Освоившись с бомбежкой, уловив ее ритм, мальчишки почти каждый день выходили в город. («Идем на чердак дежурить», — сообщали они поначалу матерям. Потом ограничивались простым: «Ма, я пошел». Родительская власть исчезла.) Они шли стеклянно хрустящими улицами, перегороженными рухнувшими столбами электросети. Иногда столбы, накренясь, повисали на собственных проводах, цеплялись за ветки деревьев — деревья лучше выносили бомбежку. В центре — коридор из горящих зданий. Жилые дома отстаивали сами жильцы, но никто не мешал гореть гигантскому недостроенному Дому Советов, финансово-экономическому институту, кинотеатрам, радиокомитету. Пожар здесь не полыхал, не рвался к небу, — он медленно съедал деревянные перегородки, назойливо дымил, оплавлял стены домов сажистым стеклянным шлаком. Горели и строительные леса недавно заложенного универмага, в котором, писали газеты, должны были работать грузовые лифты, ресторан и маленькое кафе-мороженое.
Люди не мешали пожару, и он не торопился.
Если бомбежка заставала ребят на улице, они прятались в баррикады с богатырской кирпичной грудью, которыми были перегорожены почти все улицы. Но они не сидели все время бомбежки, сжавшись в темноте. Они выбегали наружу смотреть, как отрываются от самолетов черные капли бомб. Охотились за еще теплыми осколками зенитных снарядов. Странно, это была игра, обыкновенная мальчишеская игра. И еще, конечно, желание победить страх.
Страх медленно отступал.
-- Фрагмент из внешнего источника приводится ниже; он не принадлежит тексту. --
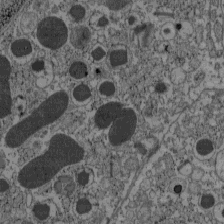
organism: C57BL Mouse
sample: Pancreatic islet
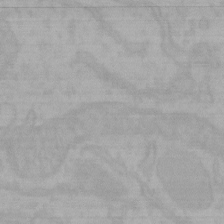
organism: Mouse
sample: Choroid plexus
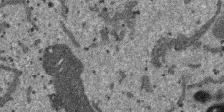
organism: Human
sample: Lung epithelial cells infected with SARS-CoV-2
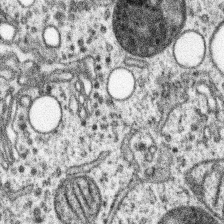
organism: Human
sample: HeLa cells
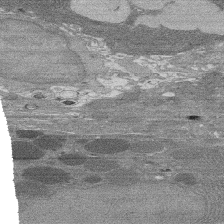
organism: Rat
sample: Salivary granule
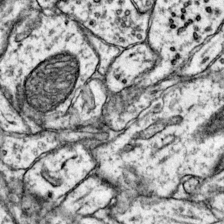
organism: Mouse
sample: Primary visual cortex
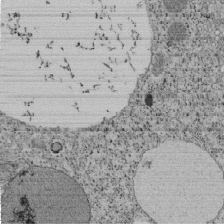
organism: Tetrahymena
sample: Cilia in tetrahymena
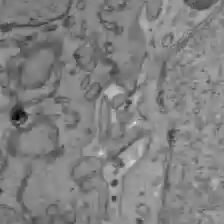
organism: C57BL Mouse
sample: Liver
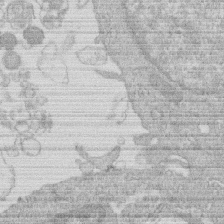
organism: Human
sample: Macrophage cells
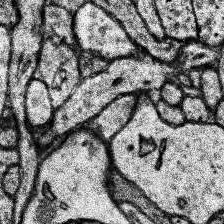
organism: Human
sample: Temporal Lobe
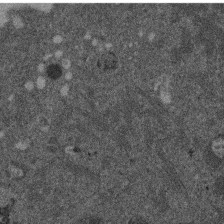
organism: Mouse
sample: Dividing mouse embryo 1 cell stage
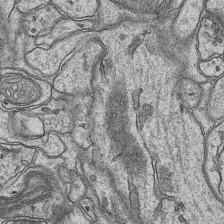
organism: Mouse
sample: CA1 Hippocampus
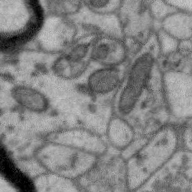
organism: Zebra finch
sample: Brain
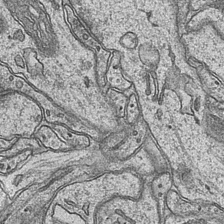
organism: Mouse
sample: CA1 Hippocampus
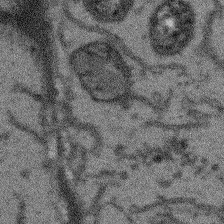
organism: Arabidopsis thaliana
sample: Root tip
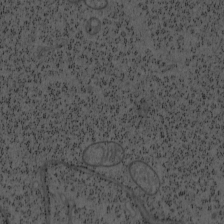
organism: Mouse
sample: OT-I killer T cells with ID8 ovarian cancer cells
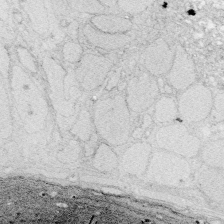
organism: Zebrafish
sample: Whole-Brain
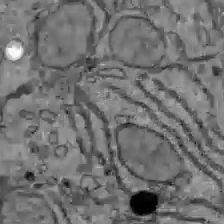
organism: C57BL Mouse
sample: Liver
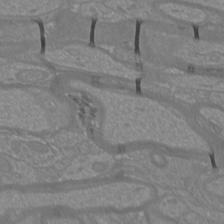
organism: Mouse
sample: Cortical neurons
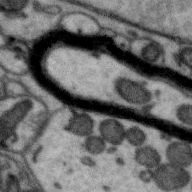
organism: Zebra finch
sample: Brain
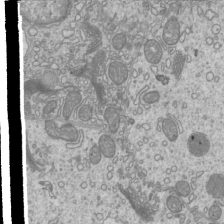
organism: Mouse
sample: Cilia; mouse epididymis
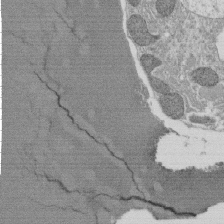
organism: Tetrahymena
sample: Cilia in tetrahymena
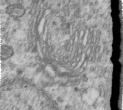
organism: Human
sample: Centriole in RPE cells
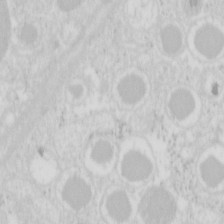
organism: Mouse
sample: Pancreas
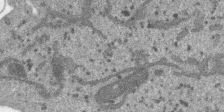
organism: Human
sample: Lung epithelial cells infected with SARS-CoV-2
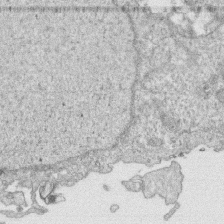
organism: Human
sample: HeLa cell HIV synapse
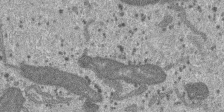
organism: Human
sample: Lung epithelial cells infected with SARS-CoV-2
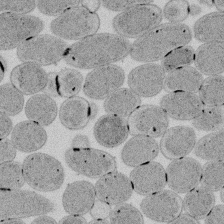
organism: E. coli
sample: Bacterial nucleoid
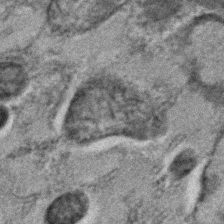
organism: C. elegans
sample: C. elegans embryo
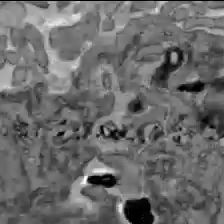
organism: C57BL Mouse
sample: Liver
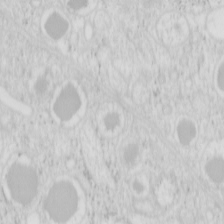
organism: Mouse
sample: Pancreas
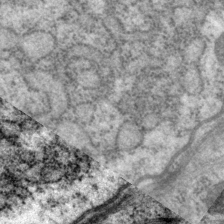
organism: P. pacificus
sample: Pharynx
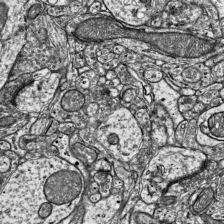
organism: Mouse
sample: Visual Cortex
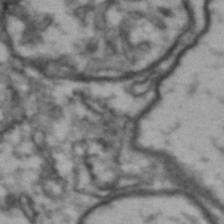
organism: Drosophila
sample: Brain
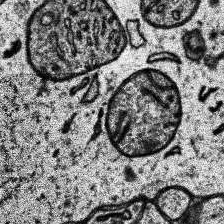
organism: Human
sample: Temporal Lobe
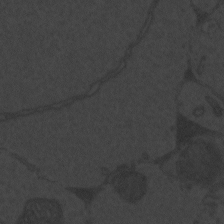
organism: Zebrafish
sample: Macrophage infected with Toxoplasma gondii
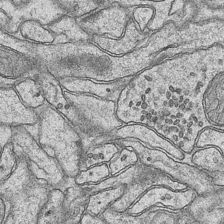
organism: Mouse
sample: CA1 Hippocampus
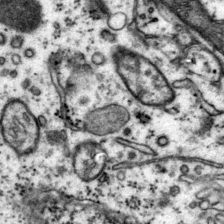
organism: Mouse
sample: Primary visual cortex
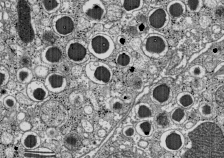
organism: C57BL Mouse
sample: Pancreatic islet
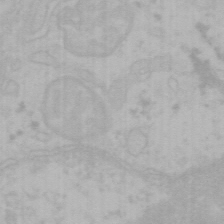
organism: Mouse
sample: Choroid plexus
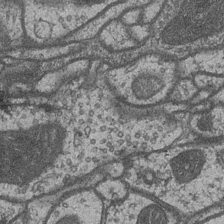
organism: Drosophila
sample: Optic medulla
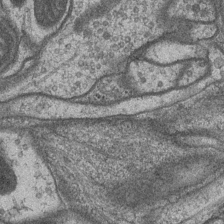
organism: Drosophila
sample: Optic medulla
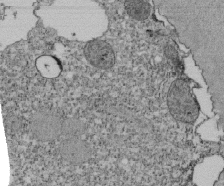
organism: Tetrahymena
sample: Cilia in tetrahymena
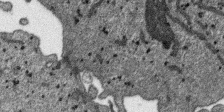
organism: Human
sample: Lung epithelial cells infected with SARS-CoV-2
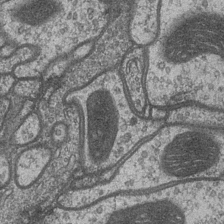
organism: Drosophila
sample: Optic medulla
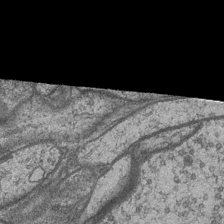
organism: Drosophila
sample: Optic medulla
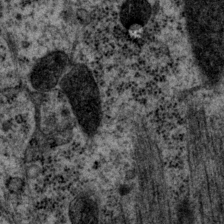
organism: P. pacificus
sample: Pharynx
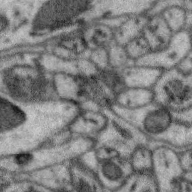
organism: Zebra finch
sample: Brain
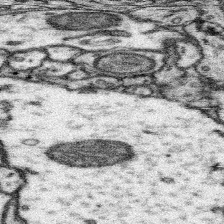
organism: Mouse
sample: Somatosensory cortex neuropil
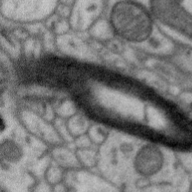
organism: Zebra finch
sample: Brain
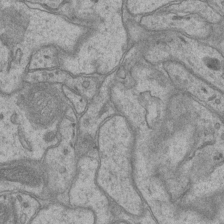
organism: Mouse
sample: CA1 Hippocampus
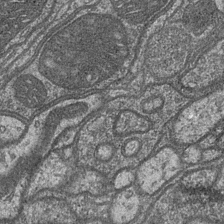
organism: Drosophila
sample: Optic medulla
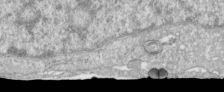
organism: Human
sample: Centriole in RPE cells
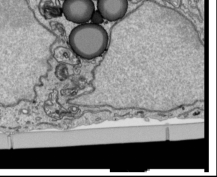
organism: Human
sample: Mitochondria in HCT116 cells
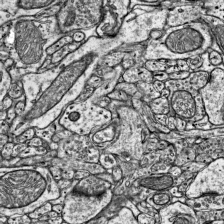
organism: Mouse
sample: Visual Cortex
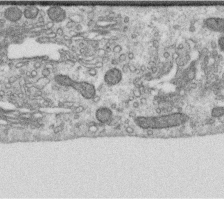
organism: Human
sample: Centriole in RPE cells
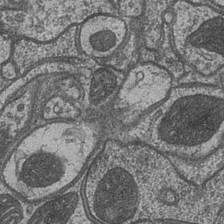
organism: Drosophila
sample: Optic medulla
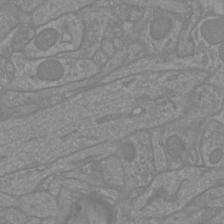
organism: Mouse
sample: Cortical neurons
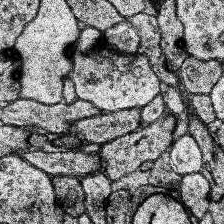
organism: Human
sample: Temporal Lobe
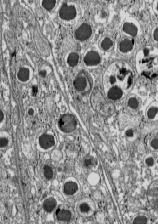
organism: C57BL Mouse
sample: Pancreatic islet
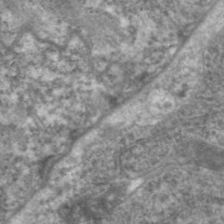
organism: C. elegans
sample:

На десятый или одиннадцатый день бомбежки Сергей вдруг подумал о себе, что он счастливец. Если его до сих пор не убило, то, наверно, и совсем не убьет. И правда, зачем в его жизни было так много любви, так много хорошего и плохого, если его должны убить? Если его должны убить, все было бы проще и грубее. Сергей никому не рассказывал об этих своих мыслях — он прекрасно понимал их «научную» ценность. Но он и не изгонял их — ведь они помогали победить страх.